Best practices and tips#

Context hygiene
- Version control all context files: Treat CLAUDE.md, spec.md, and related files as first-class code artifacts that should be versioned and reviewed.
- Keep contexts focused: Resist the urge to include everything. Each context file should serve a specific purpose and audience.
- Regular context maintenance: Review and update context files as your project evolves. Outdated context can be worse than no context.
Cost optimization
- Monitor token usage: Track how much context you’re including in each AI interaction and optimize for the highest-value information.
- Use tiered context: Start with minimal context and let AI tools request additional information as needed.

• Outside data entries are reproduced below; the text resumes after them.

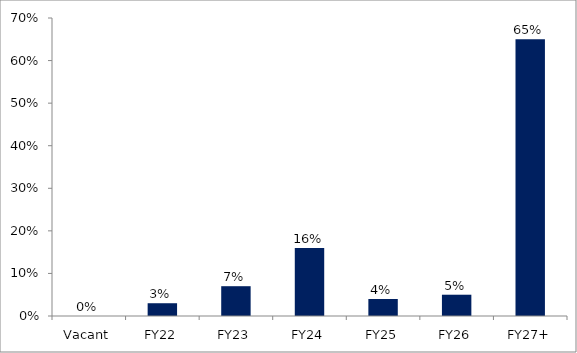
| Category | Series 0 |
|---|---|
| Vacant | 0 |
| FY22 | 0.03 |
| FY23 | 0.07 |
| FY24 | 0.16 |
| FY25 | 0.04 |
| FY26 | 0.05 |
| FY27+ | 0.65 |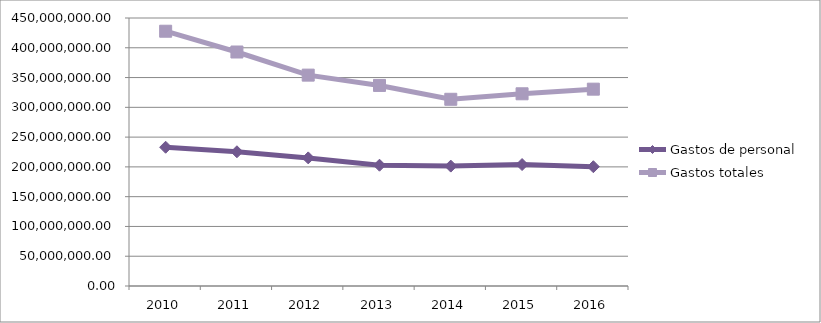
| Category | Gastos de personal  | Gastos totales  |
|---|---|---|
| 2010 | 232996506.31 | 427798689.84 |
| 2011 | 225391661.23 | 392907659.76 |
| 2012 | 215110369.31 | 354075378.3 |
| 2013 | 202787311.75 | 336783248.85 |
| 2014 | 201334556.05 | 313515763.33 |
| 2015 | 203930851.7 | 322731968.98 |
| 2016 | 200290475.98 | 330516726.43 |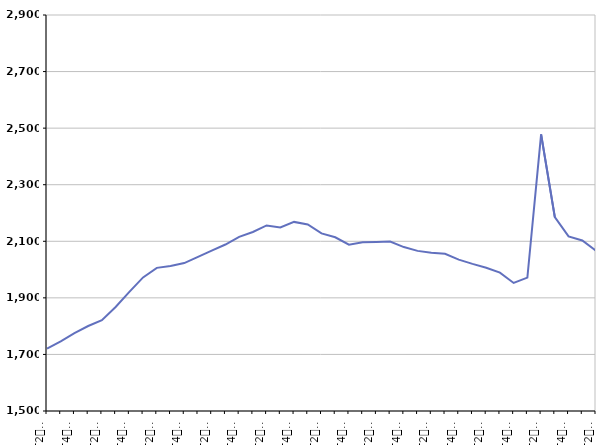
| Category | De 25 à 49 ans |
|---|---|
| T2
2011 | 1720.8 |
| T3
2011 | 1746.5 |
| T4
2011 | 1775.3 |
| T1
2012 | 1800.4 |
| T2
2012 | 1820.8 |
| T3
2012 | 1867.9 |
| T4
2012 | 1921.1 |
| T1
2013 | 1972.3 |
| T2
2013 | 2006.1 |
| T3
2013 | 2012.4 |
| T4
2013 | 2022.9 |
| T1
2014 | 2044.7 |
| T2
2014 | 2067.2 |
| T3
2014 | 2088.5 |
| T4
2014 | 2115.8 |
| T1
2015 | 2133 |
| T2
2015 | 2156 |
| T3
2015 | 2148.7 |
| T4
2015 | 2168.5 |
| T1
2016 | 2159.6 |
| T2
2016 | 2128 |
| T3
2016 | 2114.1 |
| T4
2016 | 2088.1 |
| T1
2017 | 2096.9 |
| T2
2017 | 2097.9 |
| T3
2017 | 2099.2 |
| T4
2017 | 2079.5 |
| T1
2018 | 2066.1 |
| T2
2018 | 2059.3 |
| T3
2018 | 2055.7 |
| T4
2018 | 2035.2 |
| T1
2019 | 2020.1 |
| T2
2019 | 2006.6 |
| T3
2019 | 1989.3 |
| T4
2019 | 1952.6 |
| T1
2020 | 1971.6 |
| T2
2020 | 2478 |
| T3
2020 | 2185.2 |
| T4
2020 | 2117.2 |
| T1
2021 | 2102.8 |
| T2
2021 | 2066.3 |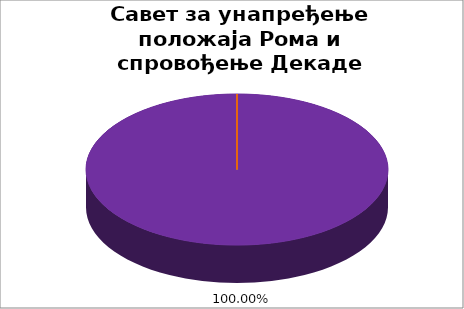
| Category | Савет за унапређење положаја Рома и спровођење Декаде укључивања Рома |
|---|---|
| 0 | 0 |
| 1 | 0 |
| 2 | 0 |
| 3 | 0 |
| 4 | 1 |

- Cache common contexts: Store frequently-used project context in AI tool memories to avoid repeating large context blocks.
Team collaboration
- Standardize context formats: Ensure all team members use consistent file names and structures for project context.
- Share context libraries: Create reusable context templates for common project types and development patterns.
- Document context decisions: Explain why certain information is included or excluded from project context files.